• What the task asks
With no word left out, write out the entire listing.

[Start of section]

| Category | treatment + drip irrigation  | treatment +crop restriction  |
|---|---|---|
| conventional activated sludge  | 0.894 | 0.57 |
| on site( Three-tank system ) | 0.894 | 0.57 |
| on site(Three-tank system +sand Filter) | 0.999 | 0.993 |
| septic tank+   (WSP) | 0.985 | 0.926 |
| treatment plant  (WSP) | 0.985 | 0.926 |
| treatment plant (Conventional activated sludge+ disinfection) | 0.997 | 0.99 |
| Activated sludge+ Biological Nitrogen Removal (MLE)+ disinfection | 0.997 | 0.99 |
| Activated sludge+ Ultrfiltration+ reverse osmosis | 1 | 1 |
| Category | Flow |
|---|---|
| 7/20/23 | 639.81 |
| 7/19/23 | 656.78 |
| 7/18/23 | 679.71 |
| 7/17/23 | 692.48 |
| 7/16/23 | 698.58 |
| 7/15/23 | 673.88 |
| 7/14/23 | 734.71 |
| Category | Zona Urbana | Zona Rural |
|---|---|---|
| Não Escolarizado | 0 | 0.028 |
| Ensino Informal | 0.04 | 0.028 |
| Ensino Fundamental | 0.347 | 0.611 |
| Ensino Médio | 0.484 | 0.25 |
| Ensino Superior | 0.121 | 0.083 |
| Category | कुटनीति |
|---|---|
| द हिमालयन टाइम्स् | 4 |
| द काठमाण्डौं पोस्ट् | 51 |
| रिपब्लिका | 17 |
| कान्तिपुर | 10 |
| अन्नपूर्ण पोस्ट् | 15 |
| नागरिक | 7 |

[End of section]

• Result of the exercise
| Category | treatment + drip irrigation  | treatment +crop restriction  |
|---|---|---|
| conventional activated sludge  | 0.894 | 0.57 |
| on site( Three-tank system ) | 0.894 | 0.57 |
| on site(Three-tank system +sand Filter) | 0.999 | 0.993 |
| septic tank+   (WSP) | 0.985 | 0.926 |
| treatment plant  (WSP) | 0.985 | 0.926 |
| treatment plant (Conventional activated sludge+ disinfection) | 0.997 | 0.99 |
| Activated sludge+ Biological Nitrogen Removal (MLE)+ disinfection | 0.997 | 0.99 |
| Activated sludge+ Ultrfiltration+ reverse osmosis | 1 | 1 |
| Category | Flow |
|---|---|
| 7/20/23 | 639.81 |
| 7/19/23 | 656.78 |
| 7/18/23 | 679.71 |
| 7/17/23 | 692.48 |
| 7/16/23 | 698.58 |
| 7/15/23 | 673.88 |
| 7/14/23 | 734.71 |
| Category | Zona Urbana | Zona Rural |
|---|---|---|
| Não Escolarizado | 0 | 0.028 |
| Ensino Informal | 0.04 | 0.028 |
| Ensino Fundamental | 0.347 | 0.611 |
| Ensino Médio | 0.484 | 0.25 |
| Ensino Superior | 0.121 | 0.083 |
| Category | कुटनीति |
|---|---|
| द हिमालयन टाइम्स् | 4 |
| द काठमाण्डौं पोस्ट् | 51 |
| रिपब्लिका | 17 |
| कान्तिपुर | 10 |
| अन्नपूर्ण पोस्ट् | 15 |
| नागरिक | 7 |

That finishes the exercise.